# 'Reaver Titan Inbound'



## Horusdeschain (Jan 7, 2009)

Hi people ive just finished mechanicum and have decided to build some titans as allied support for my marine army in apocalypse games.

i have made a warhound out of cardboard befor but it didnt last long lol 

anyway here is my first attempt at a reaver titan im making this out of plastic card

i began with the feet
so let me know what you think


----------



## pchandler43 (Nov 28, 2008)

Gotta start somewhere, everytime I see someone start a Titan it always looks like a bottle rocket until something other than the feet is finished....still as I said, gotta start somewhere.

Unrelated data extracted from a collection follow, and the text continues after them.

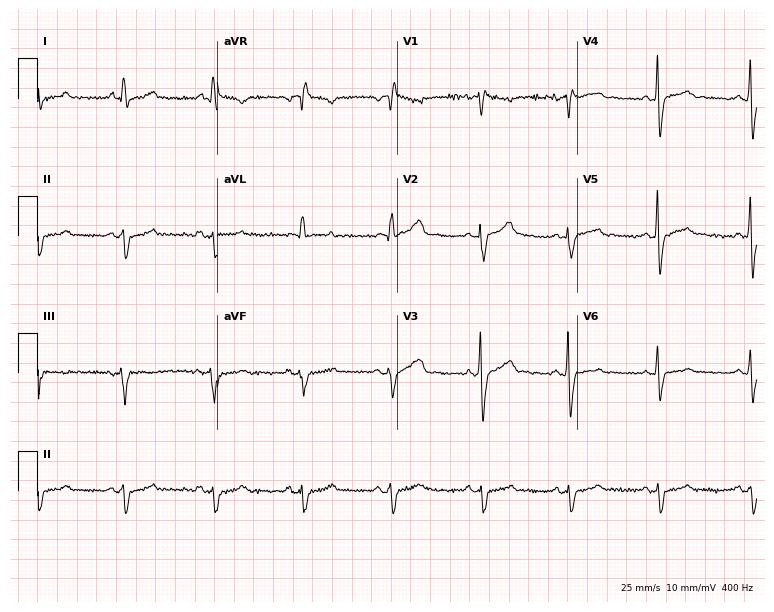
12-lead ECG from a 54-year-old male patient. Screened for six findings — first-degree AV block, right bundle branch block, left bundle branch block, sinus bradycardia, atrial fibrillation, sinus tachycardia — none is recorded. Findings outside these six are not listed.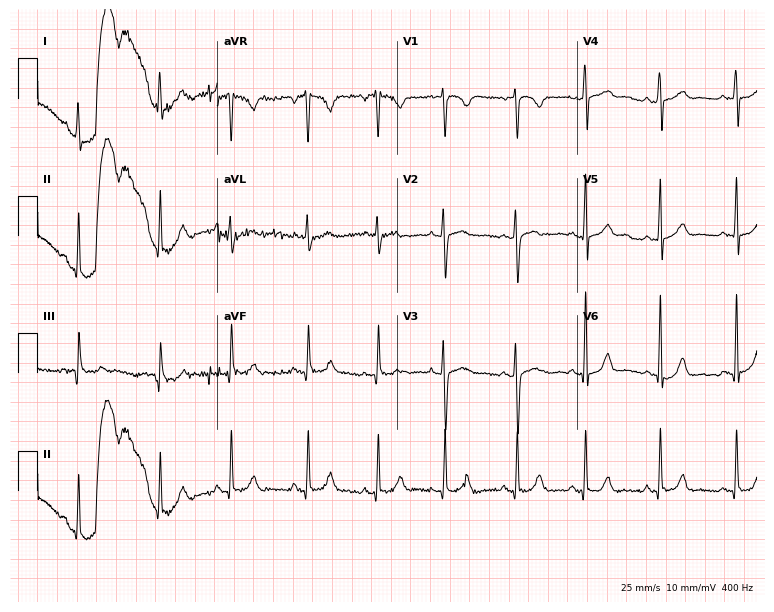
12-lead ECG from a 37-year-old female. Screened for six findings — first-degree AV block, right bundle branch block (RBBB), left bundle branch block (LBBB), sinus bradycardia, atrial fibrillation (AF), sinus tachycardia — none is recorded. Other findings, if any, are not listed.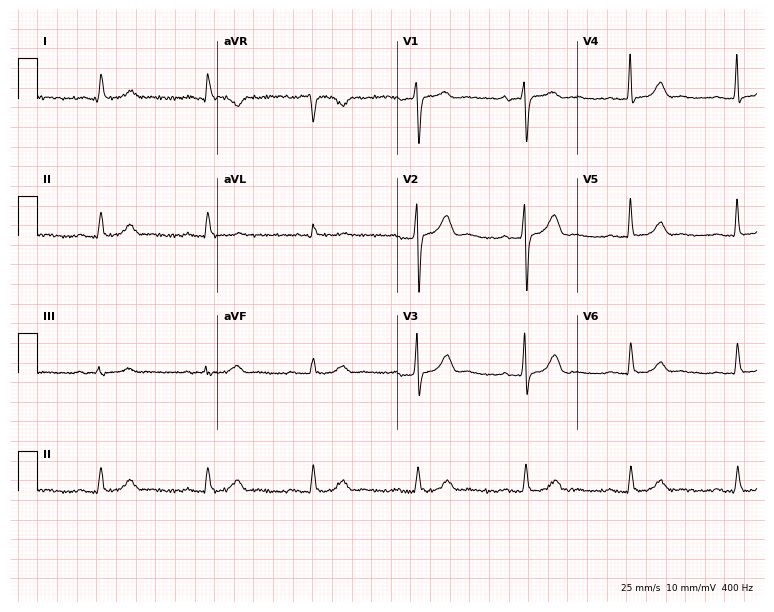
12-lead ECG from a man, 82 years old (7.3-second recording at 400 Hz). Recorded interpretation: within normal limits.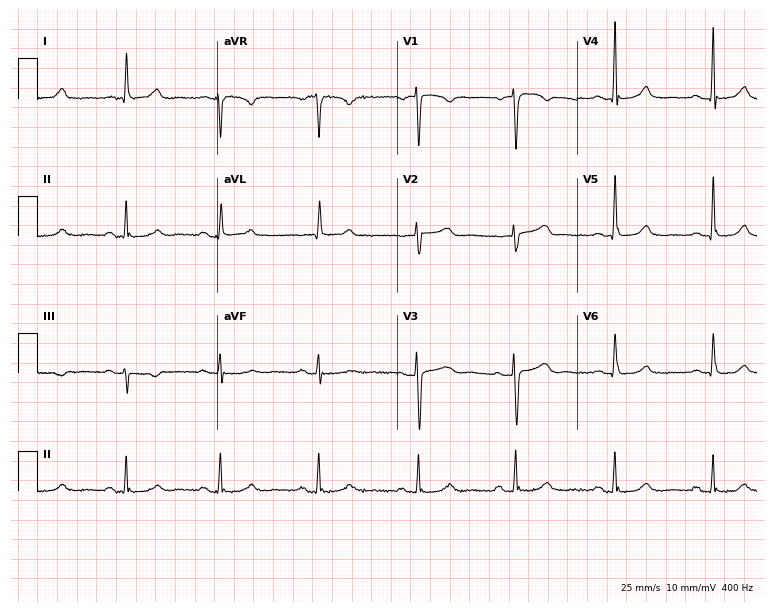
12-lead ECG from a female patient, 72 years old (7.3-second recording at 400 Hz). No first-degree AV block, right bundle branch block (RBBB), left bundle branch block (LBBB), sinus bradycardia, atrial fibrillation (AF) or sinus tachycardia recorded for this tracing.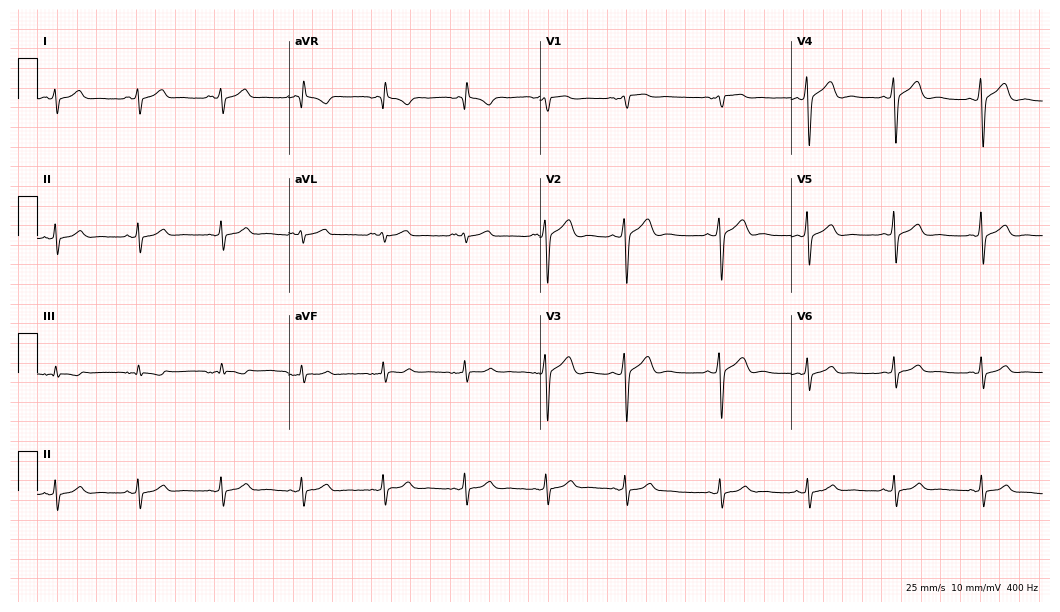
ECG (10.2-second recording at 400 Hz) — a male, 55 years old. Screened for six findings — first-degree AV block, right bundle branch block (RBBB), left bundle branch block (LBBB), sinus bradycardia, atrial fibrillation (AF), sinus tachycardia — none is recorded. Only these six findings were labelled.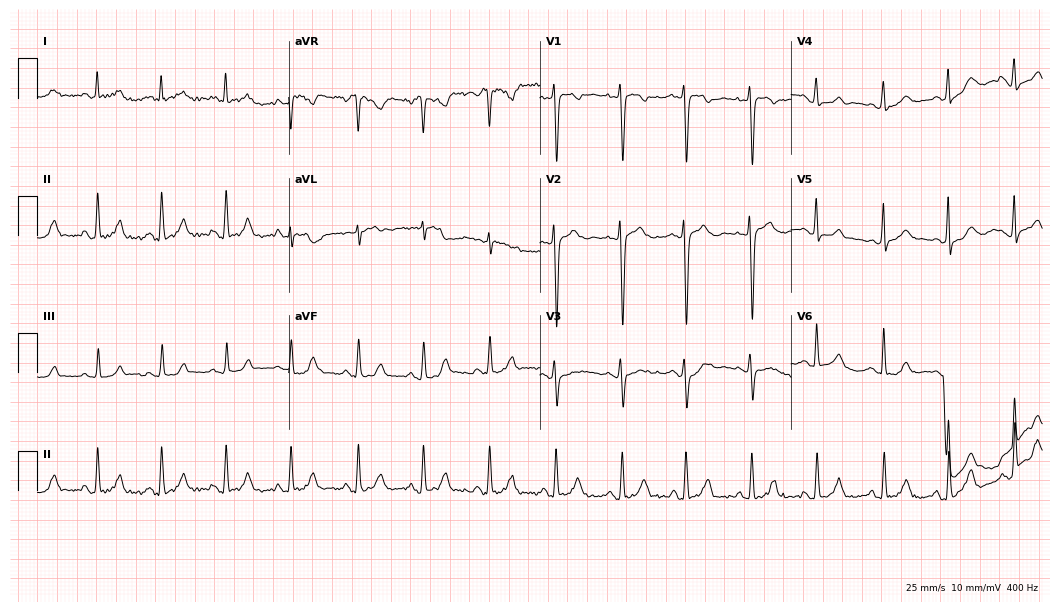
Resting 12-lead electrocardiogram. Patient: a man, 30 years old. Read as a normal ECG.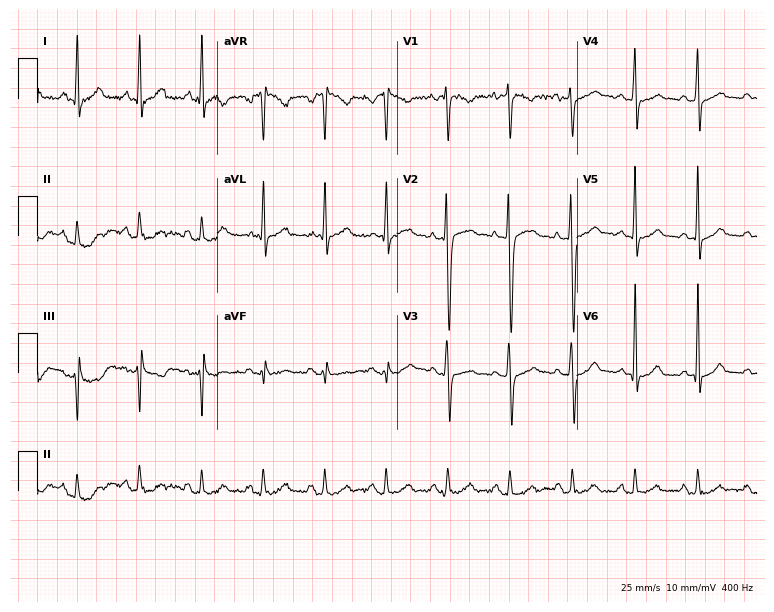
ECG (7.3-second recording at 400 Hz) — a male patient, 32 years old. Labelled as a normal ECG.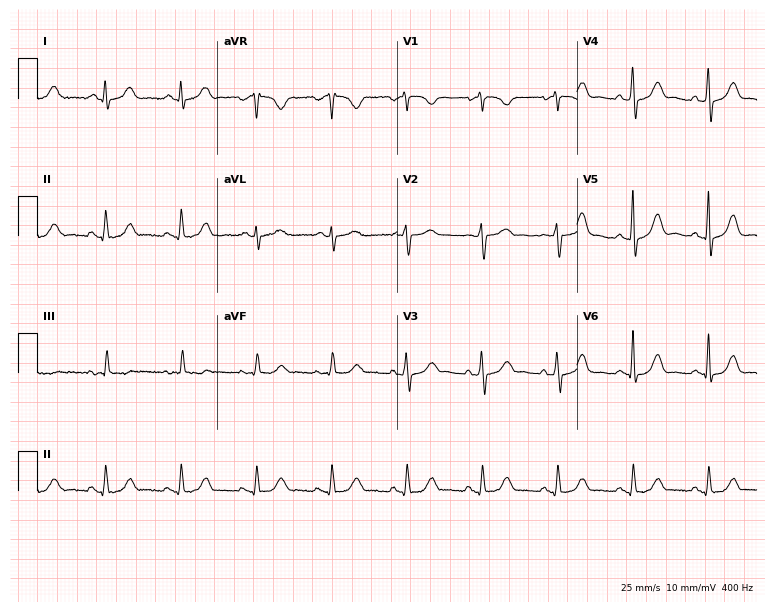
Electrocardiogram (7.3-second recording at 400 Hz), a female patient, 71 years old. Overall reading on record: normal ECG.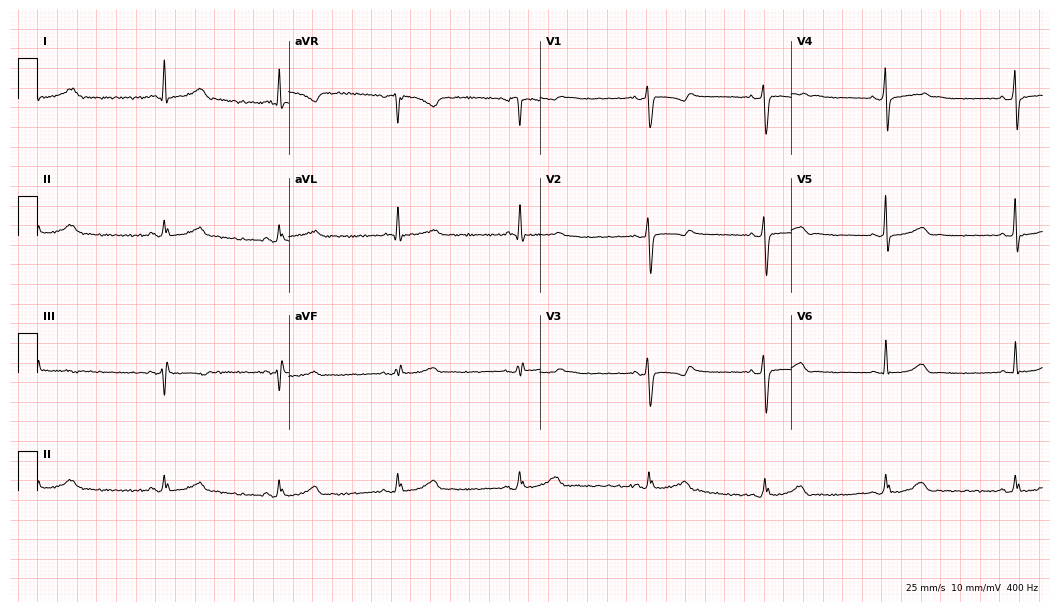
Standard 12-lead ECG recorded from a female patient, 45 years old. None of these six findings is recorded: first-degree AV block, right bundle branch block, left bundle branch block, sinus bradycardia, atrial fibrillation, sinus tachycardia.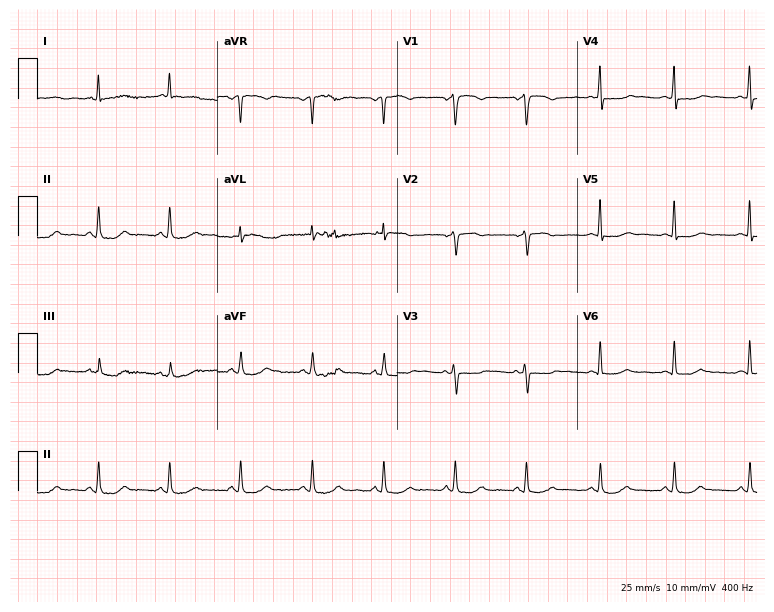
Resting 12-lead electrocardiogram. Patient: a female, 46 years old. None of these six findings is recorded: first-degree AV block, right bundle branch block, left bundle branch block, sinus bradycardia, atrial fibrillation, sinus tachycardia.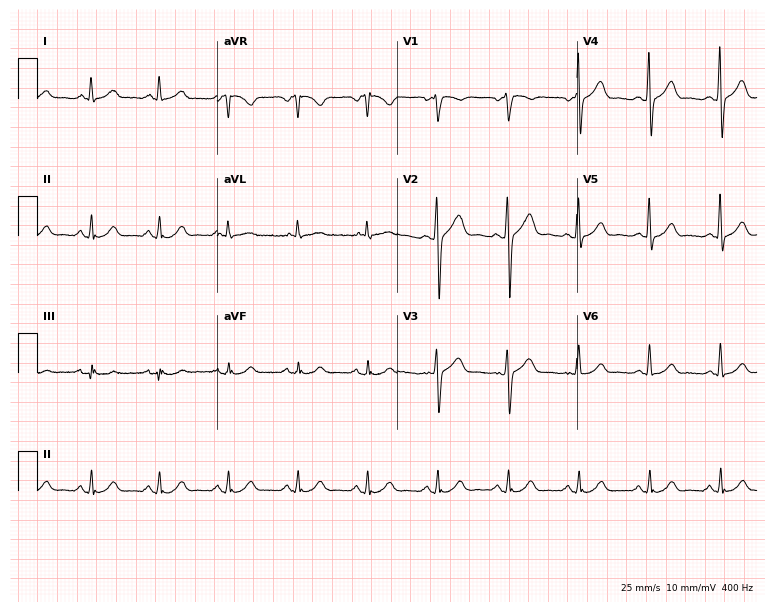
12-lead ECG from a 79-year-old male patient (7.3-second recording at 400 Hz). Recorded interpretation: within normal limits.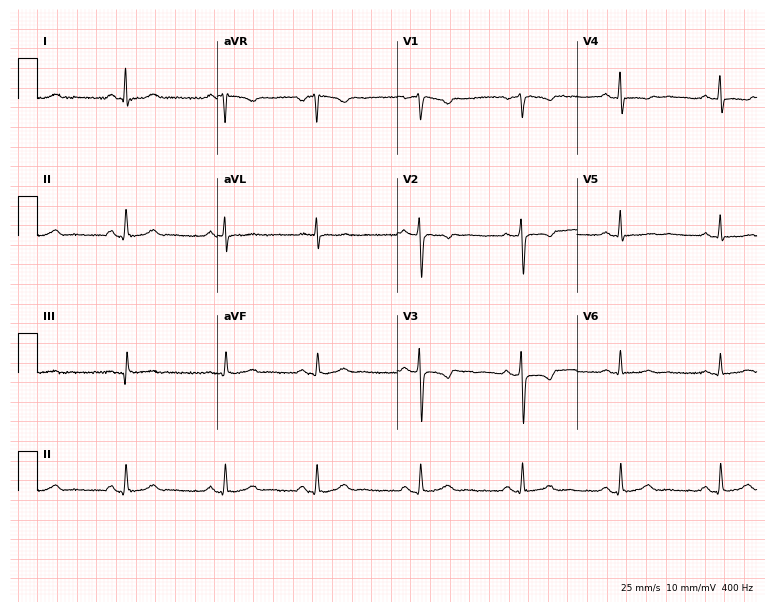
Electrocardiogram (7.3-second recording at 400 Hz), a 37-year-old female patient. Of the six screened findings (first-degree AV block, right bundle branch block, left bundle branch block, sinus bradycardia, atrial fibrillation, sinus tachycardia), none is recorded. Findings outside these six are not listed.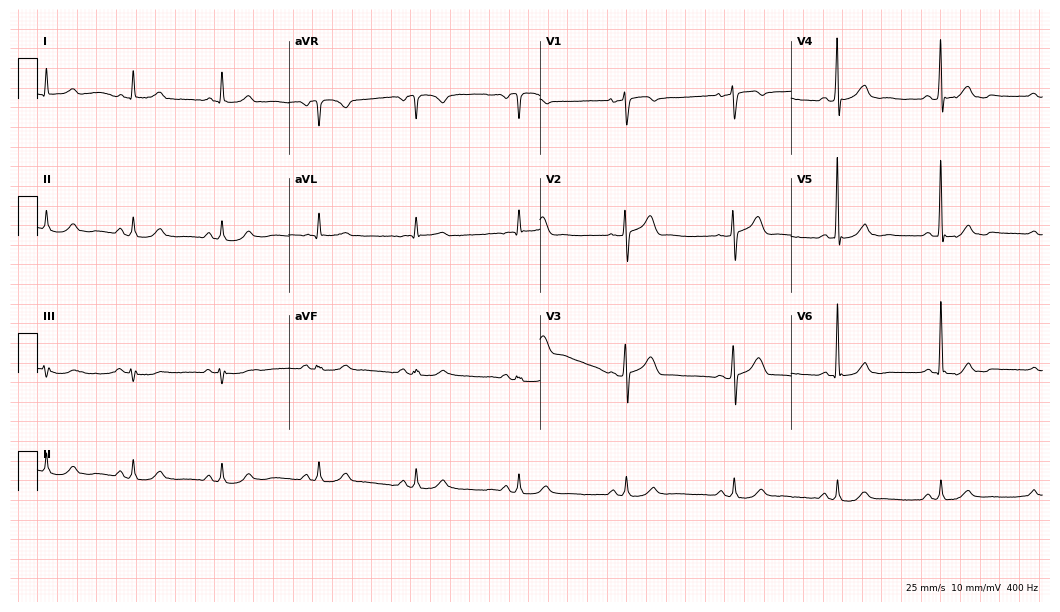
ECG (10.2-second recording at 400 Hz) — a male patient, 66 years old. Labelled as a normal ECG.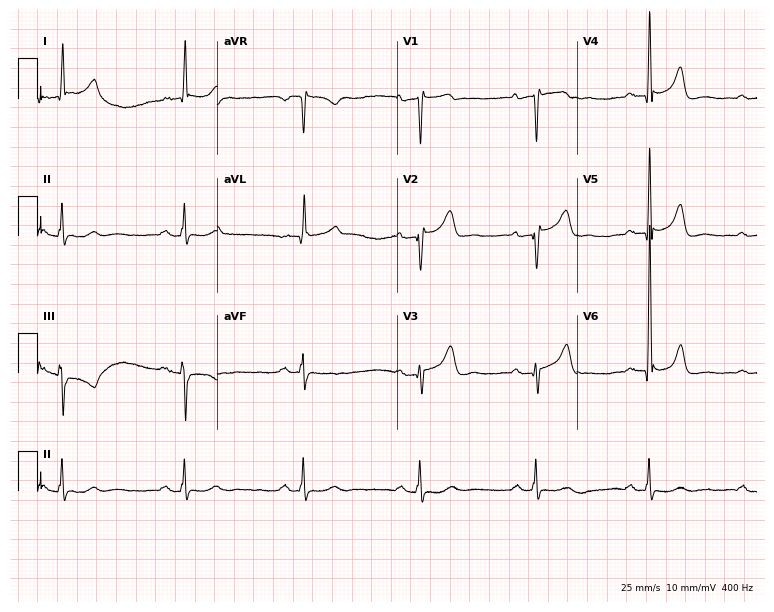
Standard 12-lead ECG recorded from a male, 67 years old. None of these six findings is recorded: first-degree AV block, right bundle branch block, left bundle branch block, sinus bradycardia, atrial fibrillation, sinus tachycardia. Only these six findings were labelled.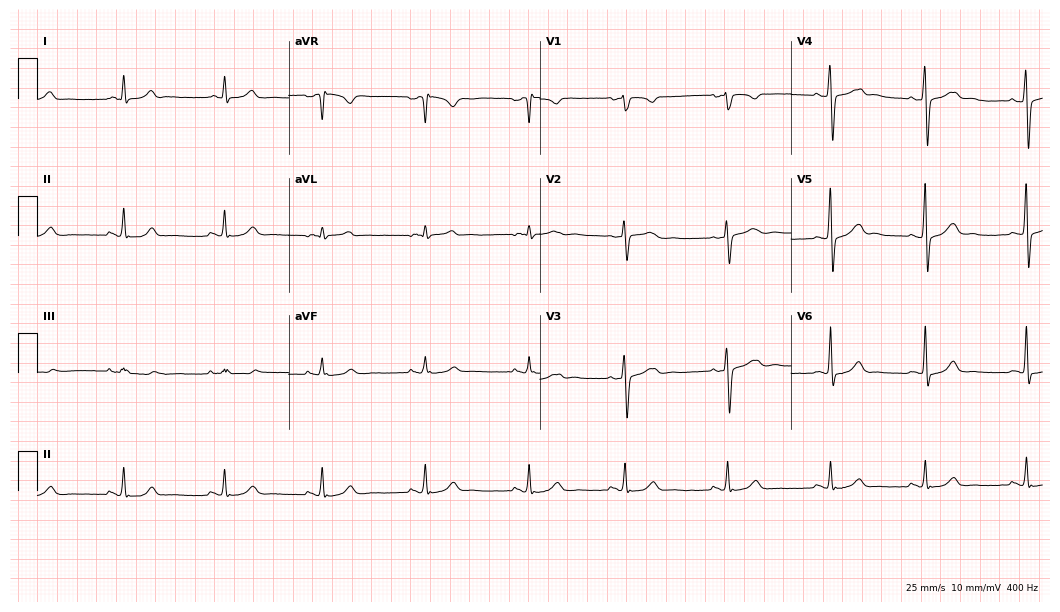
Standard 12-lead ECG recorded from a woman, 37 years old (10.2-second recording at 400 Hz). Read as a normal ECG.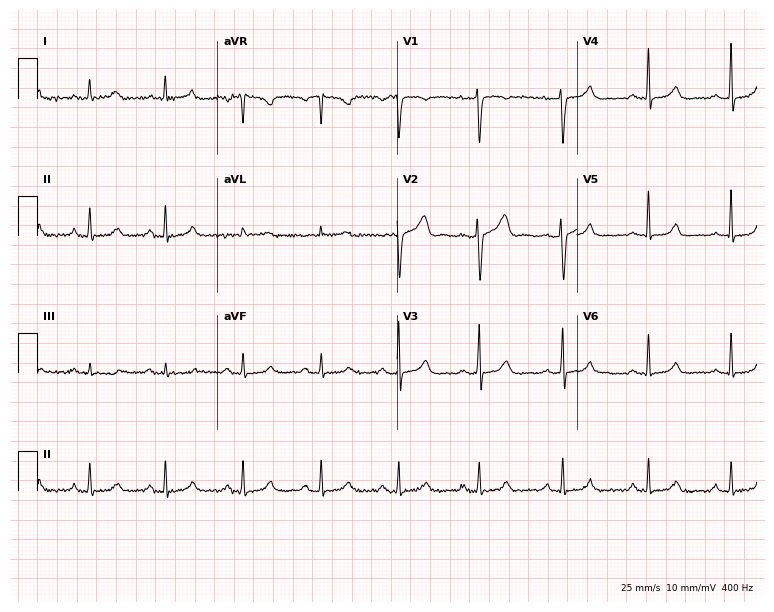
12-lead ECG from a female patient, 35 years old (7.3-second recording at 400 Hz). No first-degree AV block, right bundle branch block (RBBB), left bundle branch block (LBBB), sinus bradycardia, atrial fibrillation (AF) or sinus tachycardia recorded for this tracing. Other findings, if any, are not listed.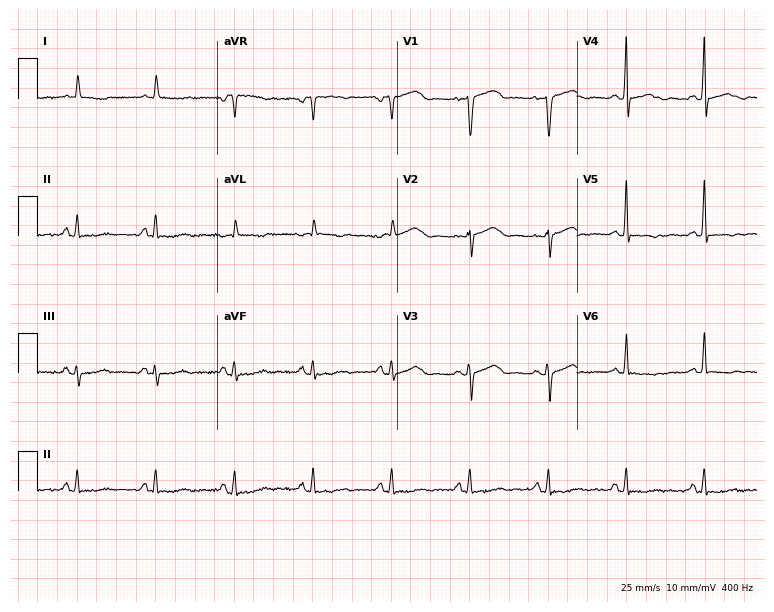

Hoping to see more of this though!


----------



## couger-w (Oct 4, 2009)

looking good so far


----------



## imm0rtal reaper (Jul 15, 2008)

Good start! Looking forward to seeing it progress.


----------



## shaantitus (Aug 3, 2009)

Took me a minute before i figured out that the second photo is the first without the toes and the pipes. An excellent start. It will be hard to keep at a project of this size continously but it will be worth it in the end. What are your in tentions for the structure to hold the weight. Timber or just heavy gauge plasticard or something else?
Rep for a good start.:victory:


----------



## Horusdeschain (Jan 7, 2009)

TIME FOR AN UPDATE 10/09/09[ b][/b]

I ve started working on the lower legs including the armour.
so first up heres the lower leg with armour spacer









Heres lower leg with armour









A scale shot









Second scale shot


----------



## shaantitus (Aug 3, 2009)

Moving on well. Keep at it, this will be epic


----------



## Horusdeschain (Jan 7, 2009)

*UpDATE 16/11/09*

*UPDATE 16/11/09

As promised here it is.

Waist section is pretty much done just got sand down edges.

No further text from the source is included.